Like, the fact that if I write 'foo`', and then go back and edit a backtick in before the word 'foo', it doesn't code-format it, but if I do it in the opposite order and type '`foo`', it code-formats it, makes it very clear I'm not editing text, and there is weird hidden state, which is annoying to reason about.
Just let me edit something like markdown directly, with an optional preview window somewhere, and that would _also_ be vastly better than the mess they have.
That's probably the problem. It's over engineered and just does things I didn't want or need it to do. I just want to type words and paste things in without having a bunch of bullshit happen.
Thank you for the clarification! It's great to hear more about the efficient data management practices at Notion. Your team's innovative use of the data lake to streamline the reindexing process while ensuring user data privacy is impressive. Keep up the excellent work!
Notion does not sell its users' data.
Instead, I want to expand on one of the first use-cases for the Notion data lake, which was by my team. This is an elaboration of the description in TFA under the heading "Use case support".
As is described there, Notion's block permissions are highly normalized at the source of truth. This is usually quite efficient and generally brings along all the benefits of normalization in application databases. However, we need to _denormalize_ all the permissions that relate to a specific document when we index it into our search index.
When we transactionally reindex a document "online", this is no problem. However, when we need to reindex an entire search cluster from scratch, loading every ancestor of each page in order to collect all of its permissions is far too expensive.

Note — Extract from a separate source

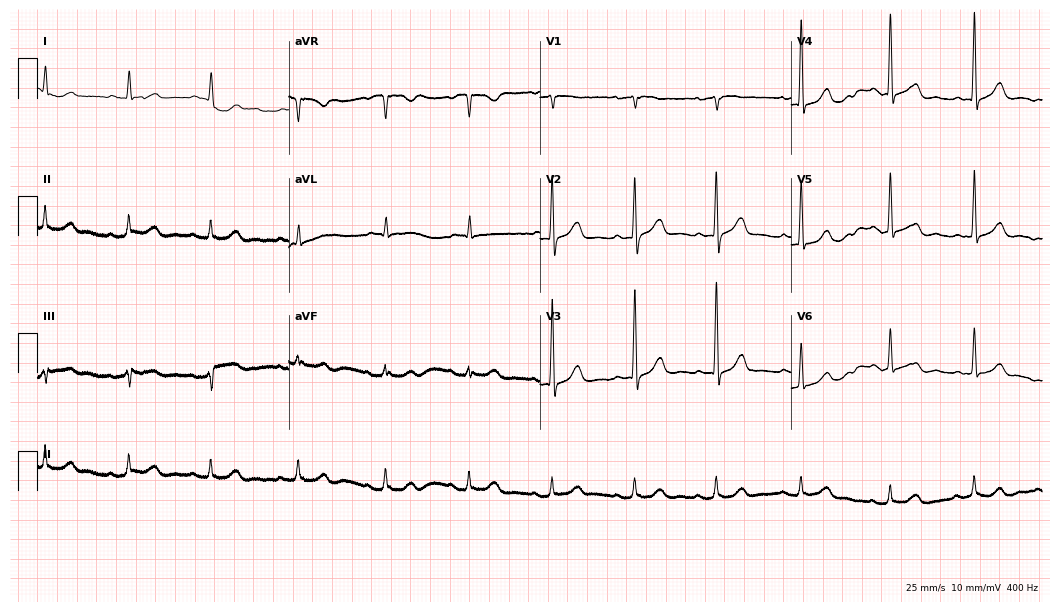
ECG (10.2-second recording at 400 Hz) — an 85-year-old male. Labelled as a normal ECG.

Thus, one of the primary needs that my team had from the new data lake is "tree traversal and permission data construction for each block". We rewrote our "offline" reindexer to read from the data lake instead of reading from RDS instances serving database snapshots. This allowed us to dramatically reduce the impact of iterating through every page when spinning up a new cluster (not to mention save a boatload in spinning up those ad-hoc RDS instances).
I hope this miniature deep dive gives a little bit more color on the uses of this data store—as it is emphatically _not_ to sell our users' data!